Dans l'immédiat, ce sont les clients du transporteur qui font les frais de ces perturbations. Certains passagers dont les vols ont été annulés n'ont pas eu droit à une indemnisation, a révélé France 3, qui a mené l'enquête à l'aéroport de Beauvais (dix vols annulés), dans l'Oise, où Ryanair représente 80 % du trafic. «En vertu de la législation EU 261, aucune compensation n'est due lorsque le syndicat agit de manière déraisonnable et totalement hors de contrôle de la compagnie aérienne. Si cela était sous notre contrôle, il n'y aurait pas d'annulations», a justifié la compagnie, selon laquelle les vols supprimés ont été le fait de «circonstances extraordinaires».

Ces conflits à répétition commencent à peser sur son activité. Ryanair, qui anticipe une croissance de 1 % en 2018 contre 4 % précédemment, attribue cette stagnation à une concurrence plus vive en Europe. Chaque grande compagnie a désormais son transporteur low-cost, à l'image de Transavia en France et aux Pays-Bas pour Air France-KLM (lire ci-contre), de Germanwings pour Lufthansa ou Vueling pour British Airways. Pour Michael O'Leary, qui a annoncé une moindre hausse que prévu du prix moyen du billet durant la saison estivale, «la Coupe du monde, la vague de chaleur en Europe du Nord et les incertitudes au sein de la clientèle au sujet des grèves de pilotes» vont peser sur les résultats. D'où sa volonté d'opérer des redéploiements vers des contrées où les coûts sont plus faibles. La compagnie compte ainsi proposer plus d'emplois en Pologne, où elle dispose d'une base.

«Insécurité permanente»

Toutefois, après avoir longtemps refusé de reconnaître les syndicats, Ryanair a fini par engager des négociations avec eux dans plusieurs pays, contraint d'opérer des rattrapages de salaires comme dans nombre d'autres compagnies qui bénéficient du dynamisme retrouvé du trafic. Selon le SNPL, le syndicat des pilotes majoritaire en France et chez Air France, qui soutient les mouvements en cours, la société a été confrontée à une «fuite de ses personnels», ce qui a contraint Ryanair à négocier des augmentations de salaires, de 20 % avec ses pilotes. «Les trois quarts sont en autoentrepreneurs, explique Karine Gély du SNPL national. Ce sont des pilotes qui sont en insécurité permanente, qui ne savent pas si le lendemain ils vont travailler, ni où ils vont travailler. Car bien souvent ils vont être basés dans un aéroport, mais le lendemain ils seront envoyés travailler à partir d'une autre base européenne, où ils devront s'acheminer tout seuls.»

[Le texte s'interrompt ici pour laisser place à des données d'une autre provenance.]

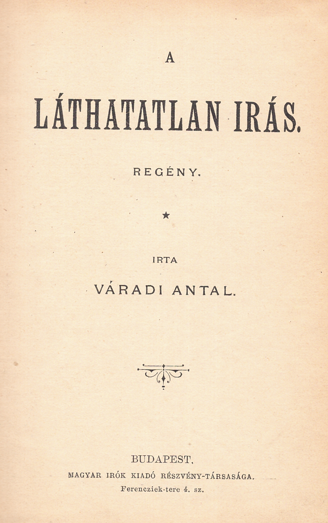 Váradi Antal (1854-1923): A láthatatlan írás (1905)

En dépit des difficultés du moment, Ryanair demeure une compagnie extrêmement rentable. Malgré 2 500 annulations de vols liées à des grèves de contrôleurs aériens dans plusieurs pays, dont la France, le trafic de passagers a augmenté de 7 %, à 37,6 millions sur le dernier trimestre. Elle vient, par ailleurs, de confirmer qu’elle visait un bénéfice annuel compris entre 1,25 et 1,35 milliard d’euros cette année, contre un bénéfice record de 1,45 milliard sur l’exercice précédent, dans la fourchette des anticipations de la Bourse. Si son modèle a du plomb dans l’aile, Ryanair entend bien le défendre jusqu’au bout. Quitte à devoir faire face à une multiplication des mouvements sociaux dans les prochains mois.